I'm off to climb a mountain today (Mt. Chocorua, in southeast New Hampshire), so I only have time to post something brief, a small question about language. Today I'll pose the question, and tomorrow I'll give a possible solution.
In Cicero's discussion of ius ad bellum in De Officiis, he refers to the sacred 'fetial' code of Rome, and says the following:
Ex quo intellegi potest nullum bellum esse inustum, nisi quod aut rebus repetitis geratur aut denuntiatum ante sit et indictum (I. 36).That is, he mentions three conditions, but he groups them thus: R or (D and I).

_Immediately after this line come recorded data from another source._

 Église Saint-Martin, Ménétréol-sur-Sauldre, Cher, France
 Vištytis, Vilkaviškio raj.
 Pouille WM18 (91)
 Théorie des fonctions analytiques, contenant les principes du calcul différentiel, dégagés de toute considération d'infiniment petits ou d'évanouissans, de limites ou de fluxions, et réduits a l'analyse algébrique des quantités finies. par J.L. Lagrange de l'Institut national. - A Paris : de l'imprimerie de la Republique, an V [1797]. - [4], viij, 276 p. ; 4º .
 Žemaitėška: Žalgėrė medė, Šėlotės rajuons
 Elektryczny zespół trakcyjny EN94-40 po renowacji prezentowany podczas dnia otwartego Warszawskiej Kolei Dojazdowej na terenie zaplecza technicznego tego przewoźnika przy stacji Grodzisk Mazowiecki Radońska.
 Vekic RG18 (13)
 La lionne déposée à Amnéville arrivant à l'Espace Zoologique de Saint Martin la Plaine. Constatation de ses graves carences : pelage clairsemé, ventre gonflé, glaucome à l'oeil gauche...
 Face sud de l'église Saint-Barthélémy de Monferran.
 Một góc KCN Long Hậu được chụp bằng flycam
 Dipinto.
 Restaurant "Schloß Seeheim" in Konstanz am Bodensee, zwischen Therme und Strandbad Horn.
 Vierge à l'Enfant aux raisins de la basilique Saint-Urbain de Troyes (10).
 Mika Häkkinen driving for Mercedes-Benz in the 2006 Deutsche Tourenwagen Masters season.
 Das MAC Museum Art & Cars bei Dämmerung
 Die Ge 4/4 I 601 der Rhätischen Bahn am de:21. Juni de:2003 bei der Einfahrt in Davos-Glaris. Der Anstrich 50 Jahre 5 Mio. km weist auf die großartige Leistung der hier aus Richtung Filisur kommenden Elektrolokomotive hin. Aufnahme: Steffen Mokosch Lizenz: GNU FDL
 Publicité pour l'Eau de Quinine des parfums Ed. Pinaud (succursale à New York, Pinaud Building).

The problem is, there is independent evidence that all of these conditions were necessary conditions, in the fetial code, for a war's being just. Also, in his own De Republica, Cicero writes as if he believes that as well (I quote from memory, but the sentence is more or less the following):
...nullum bellum iustum habetur, nisi rebus repetitis, nisi denuntiatum, nisi indictum.If we rule out that Cicero changed his mind about the interpretation of the code, then it may look as though he was just sloppy in De Officiis (after all, it was written in ten days), and that he wrote 'or' when he meant 'and.'
This is the view taken by Miriam Griffin, the editor of the Cambridge Text. The translation (by Margaret Atkins) reads with literal correctness as follows: "From this we can grasp that no war is just unless it is waged after a formal demand for restoration, or unless it has been formally announced and declared beforehand." But Griffin explains in her note:
The old Roman practice was for the priesthood of the fetiales to deliver an ultimatum to the enemy demanding compensation for his alleged oppression. If no satisfaction was forthcoming, a threat of war was announced and war was then formally declared by the Roman assembly. C.'s 'or' here is inexact: he means all three conditions to apply (cf. Rep. III.23 and 25).Yet I wonder if we need to regard Cicero's language as inexact. Nisi quod means 'unless', which can be understood, equivalently, as 'if not'. But then suppose that the negation, the 'not' , gets distributed across the alternative, aut ... aut.... Then, by DeMorgan's law (that not-P or not-Q is equivalent to not (P and Q)), it becomes equivalent to the negation of a conjunction.
That is, not-R or not-(D and I)) is equivalent to not: (R and D and I), which is what we wanted. We simply need to distribute the negation, understood from nisi, across the alternation.
I posed this solution to two Latinists at the Mayweek seminar. The one said: "That sounds right to me. The scope of negation is notoriously flexible in ordinary language, in Latin as in English." (He had in mind such sentences, familiar to logicians, as "Everything that glitters is not gold", which means, precisely, "Not everything that glitters is gold.") The other said to me: "Nope. Won't work. Some things you just can't do. That just isn't allowed in Latin."
I cannot decide this myself, and I would not wish to have to weigh these authorities against each other. I'll suppose then, for the time being, that this solution won't work, and I'll propose an alternative solution tomorrow.
(Yes, I know, this is not the most serious difficulty in the world. But it has been bothering me, and, as I said, I don't have time today for anything more.)
2 comments:
I would be interested to know if your dissenting Latinist gave you any reasons for his judgment. I'm not an expert by any means, and though he would certainly be right to say that aut wouldn't normally work that way, I don't know of any reason why it would be impossible. In any event, Cicero should have been less ambiguous, but I doubt that he would have written something that couldn't possibly have been construed the way that he must have wanted it to be construed.
Is it Cicero's De Officiis that you have listed as one of your favorite books? That's especially interesting coming from a guy who writes so much about the Nicomachean Ethics!
Dear Anonymous,
No, the dissenter gave no reasons, and I didn't press him. But I wonder what you think the solution I propose today, which I prefer.
As to De Officiis--yes, Cicero's--I was moved by the humanity of the book and its themes when reading it now (first time with serious attention) for the seminar and for that reason added it to my list.
Is it naive to say that he tells us much about what it is to live as a good human being?